We agree with respondent Judge that the action of plaintiff


petitioner, being in personam, the Court could not validly
acquire jurisdiction on a non-appearing defendant, absent a
personal service of summons within the forum. We have
explicitly so ruled in Pantaleon v. Asuncin, 105 Phil. 765,
pointing out without such personal service, any judgment on a
non-appearing defendant would be violative of due process. In
the aforecited case this Court, through Justice Roberto
Concepcin, now Chief Justice, ruled as follows:

"Apart from the foregoing, it is well-settled principle of Constitutional


Law that, in an action strictly in personam, like the one at bar, personal
service of summons, within the forum. is essential to the acquisition of
jurisdiction over the person of the defendant, who does not voluntarily
submit himself to the authority of the court.
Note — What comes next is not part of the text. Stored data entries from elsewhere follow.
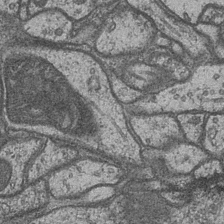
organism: Drosophila
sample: Optic medulla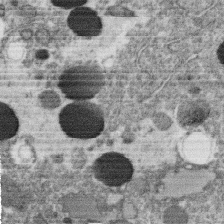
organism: C. elegans
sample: C. elegans oocyte; sperm cells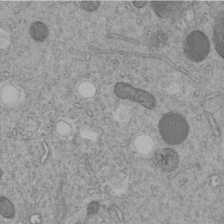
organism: C. elegans
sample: C. elegans embryo early stage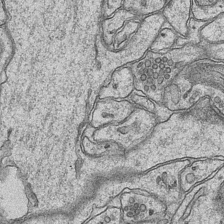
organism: Mouse
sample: CA1 Hippocampus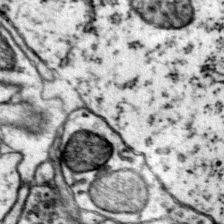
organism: Mouse
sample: Primary visual cortex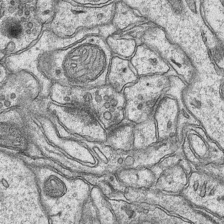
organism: Mouse
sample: CA1 Hippocampus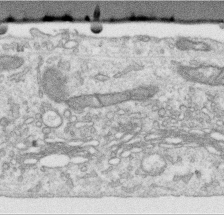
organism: Human
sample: Centriole in RPE cells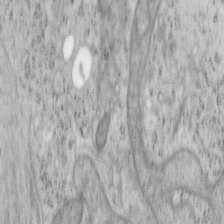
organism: Human
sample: HeLa cells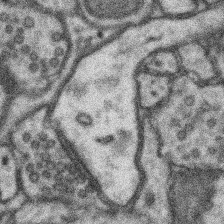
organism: Mouse
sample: Somatosensory cortex neuropil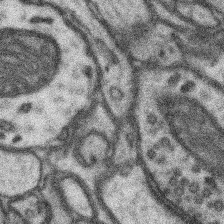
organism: Mouse
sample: Somatosensory cortex neuropil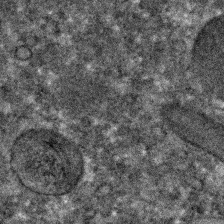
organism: C. elegans
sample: C. elegans embryo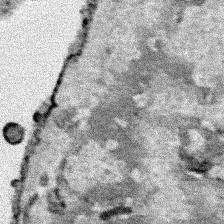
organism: Human
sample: Mitochondria in HCT116 cells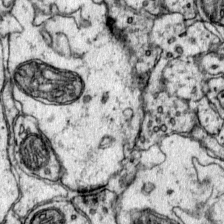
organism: Mouse
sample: Primary visual cortex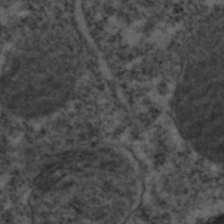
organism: C. elegans
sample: C. elegans embryo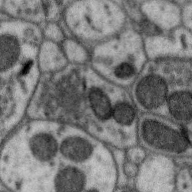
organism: Zebra finch
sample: Brain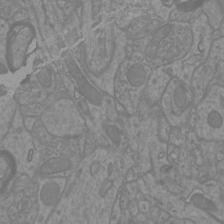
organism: Mouse
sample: Cortical neurons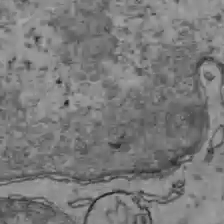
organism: C57BL Mouse
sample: Liver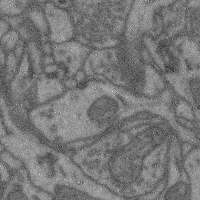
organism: Mouse
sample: Cerebral cortex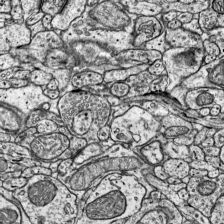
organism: Mouse
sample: Visual Cortex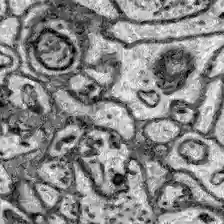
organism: Zebrafish
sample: Brain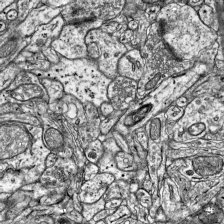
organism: Mouse
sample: Visual Cortex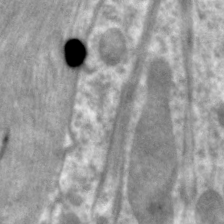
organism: C. elegans
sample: Pharynx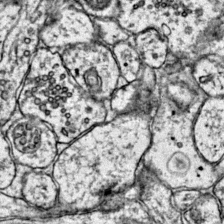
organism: Mouse
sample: Primary visual cortex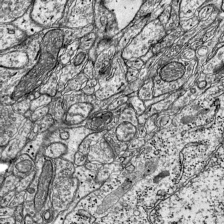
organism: Mouse
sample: Visual Cortex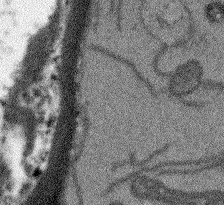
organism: Arabidopsis thaliana
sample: Root tip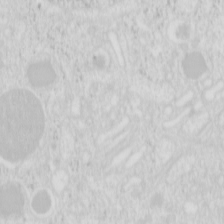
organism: Mouse
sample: Pancreas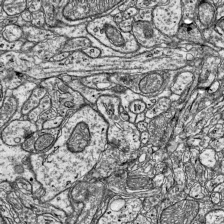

In other words, summons by
publication cannot consistently with the due process clause in the Bill
of Rights confer upon the court jurisdiction over said defendants.

Due process of law requires personal service to support a personal


judgment, and. when the proceeding is strictly in personam brought to
determine the personal rights and obligations of the parties, personal
service within the state or a voluntary appearance in the case is essential
to the acquisition of jurisdiction so as to constitute compliance with the
constitutional requirement of due process. . . .

Although a state legislature has more control over the form of service on
its own residents than nonresidents, it has been held that in actions in
personam . . . service by publication on resident defendants, who are
personally within the state and can be found therein is not "due process
of law," and a statute allowing it is unconstitutional. (16A C.J.S., pp. 786,
789; Emphasis ours.)"

The proper recourse for a creditor in the same situation as


petitioner is to locate properties, real or personal, of the
resident defendant debtor with unknown address and cause
them to be attached under Rule 57, section 1(f), in which case,
the attachment converts the action into a proceeding in rem or
quasi in rem and the summons by publication may then
accordingly be deemed valid and effective.

But because debtors who abscond and conceal themselves are


also quite adept at concealing their properties, the dismissal of
the case below by respondent Judge should be set aside and
the case held pending in the courts archives, until petitioner
as plaintiff succeeds in determining the whereabouts of the
defendants person or properties and causes valid summons to
be served personally or by publication as the case may be. In
this manner, the tolling of the period of prescription for as long
as the debtor remains in hiding would properly be a matter of
court records and he can not emerge after a sufficient lapse of
time from the dismissal of the case to profit from his own
misdeed and claim prescription of his just debt.